ZnO/ZnS heterostructure with enhanced interfacial lithium absorption for robust and large-capacity energy storage

Abstract

Heterostructure construction, especially for anodes, is an effective strategy to promote electron transfer and improve surface reaction dynamics, thus achieving high performance in lithium-ion batteries. Herein, in situ partial conversion of metal sulfide to oxide with high lattice match is utilized to engineer a ZnO/ZnS heterostructure. The mosaic ZnO/ZnS heterostructure with abundant interfaces is activated into homogeneous zinc oxysulfide with size optimization during cycling, which delivers 920 mA h g⁻¹ after 1300 cycles even at 2 A g⁻¹. A pouch-type full cell (LiCoO₂‖ZnO/ZnS) is assembled and maintains over 85% of its initial capacity after 300 cycles at 2C, confirming its potential practicability.

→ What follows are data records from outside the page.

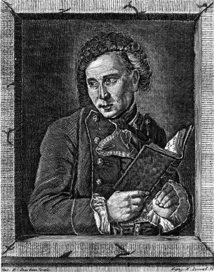 Шумский Яков Данилович. Морозов А.В. Каталог моего собрания русских гравированных и литографированных портретов. М., 1913, Т.4. стр. CDLXXII. Гравюра.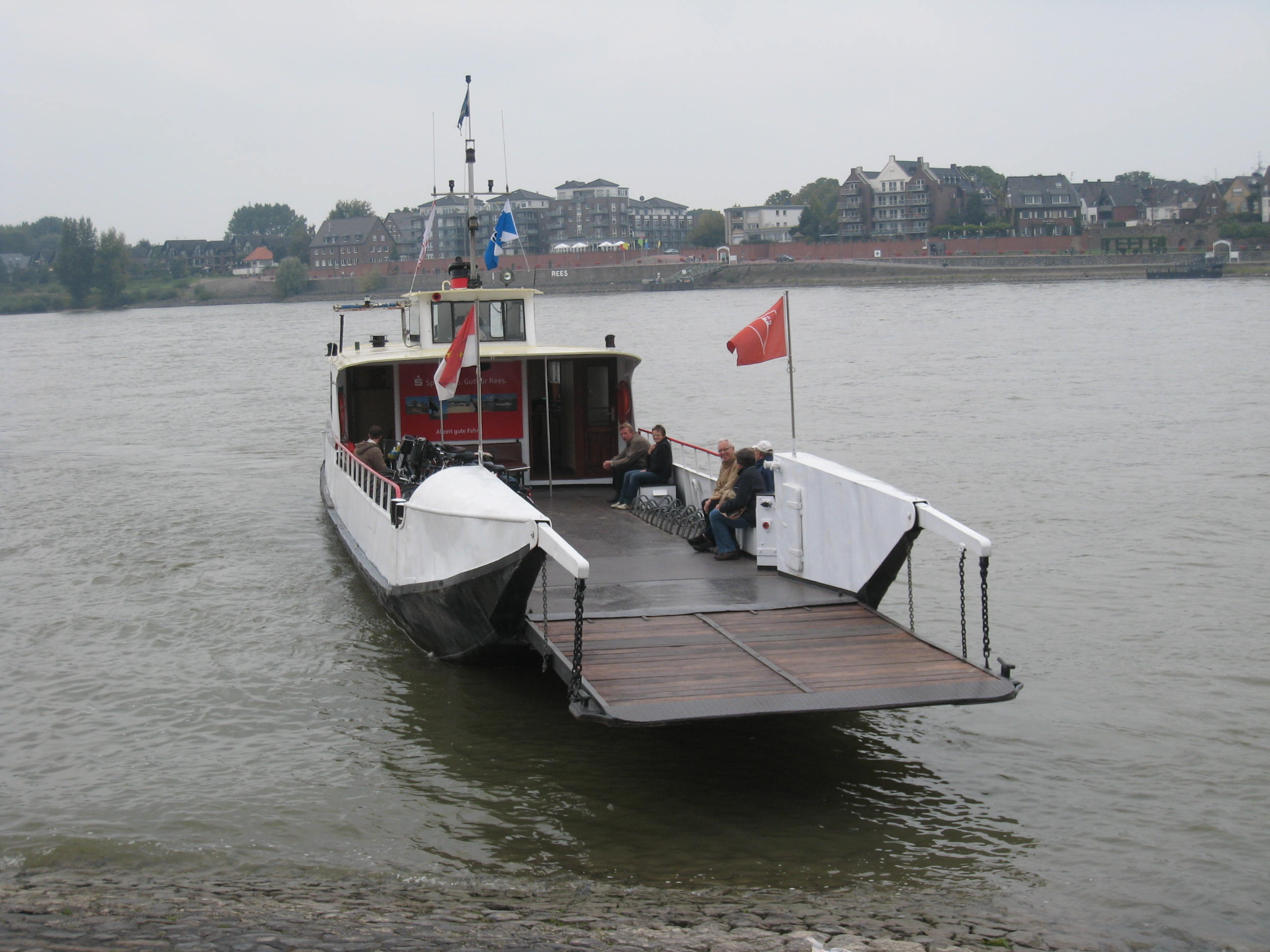 Rheinfähre von Rees nach Reeserschanz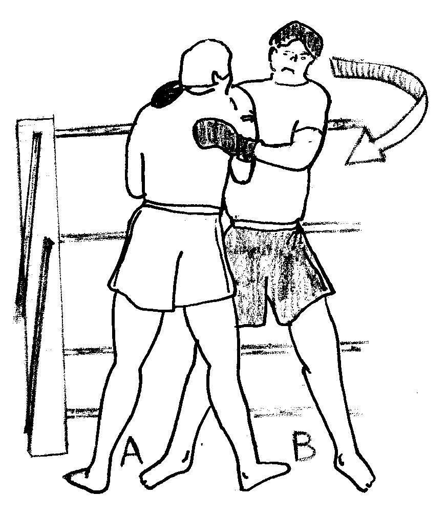 degagement1.jpg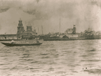 Місто Камизяк у 19 столітті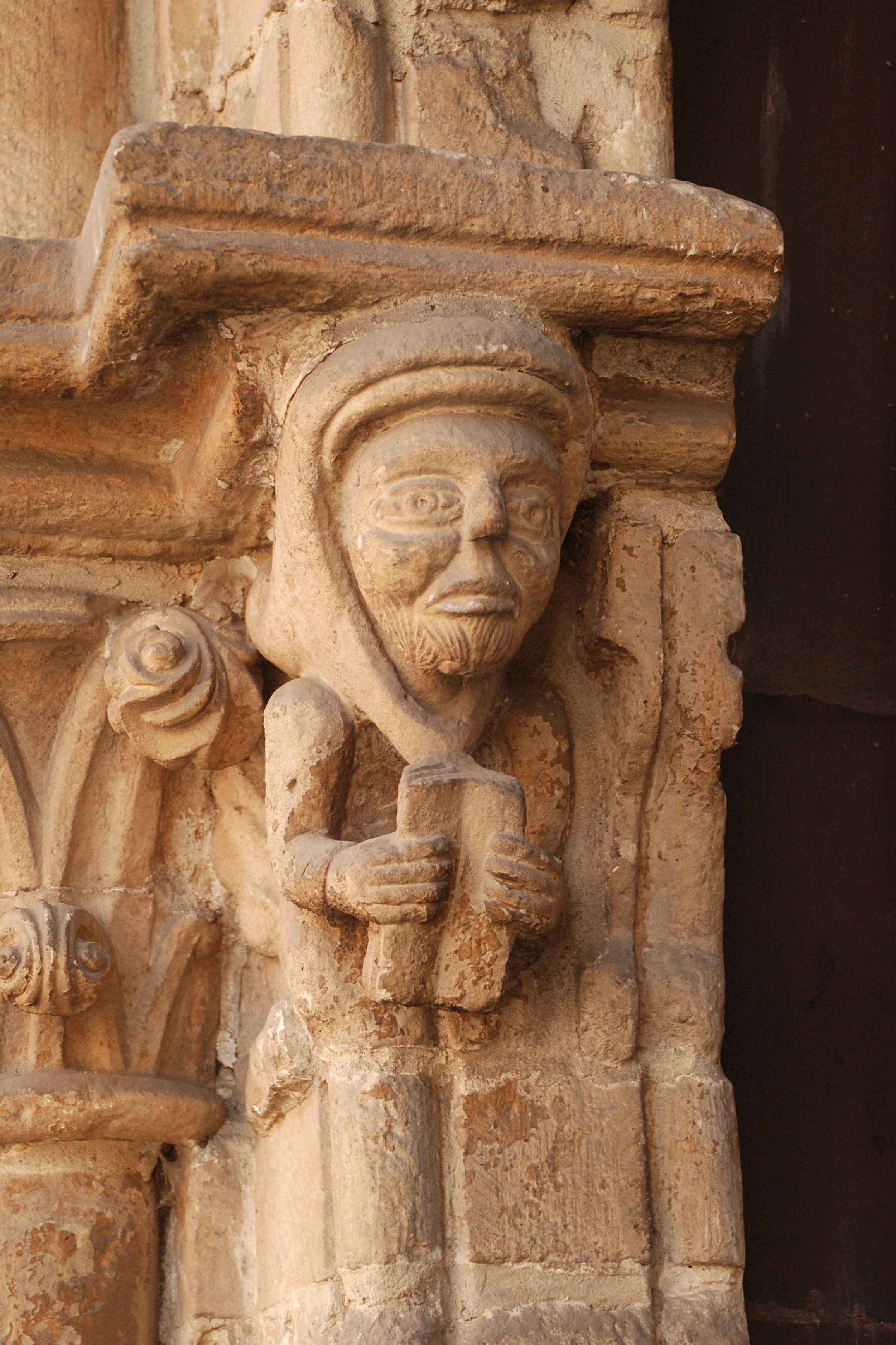 Belgique - Louvain - Chapelle de la Porte Romane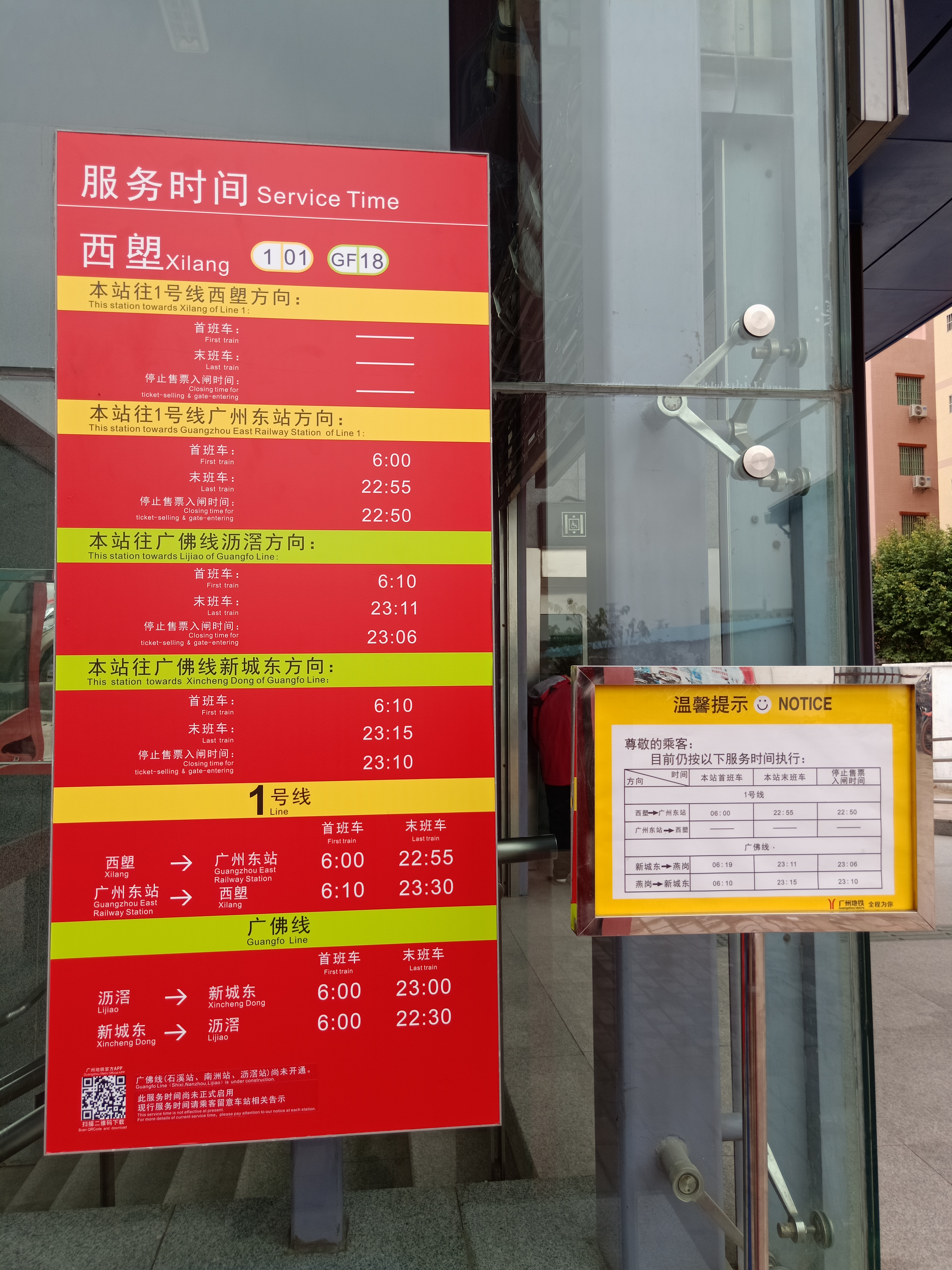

Theoretical calculations predict that, combined with LiZn nanodots, the Li₂O/Li₂S matrix is endowed with more Li anchoring sites and higher Li adsorption energy. Therefore, the interfacial charge redistribution is modified to contribute high interfacial Li storage. The reasonable interfacial engineering by designing a mosaic heterostructure breaks new grounds for the design of large-capacity and high-reversibility conversion-alloying-type anodes.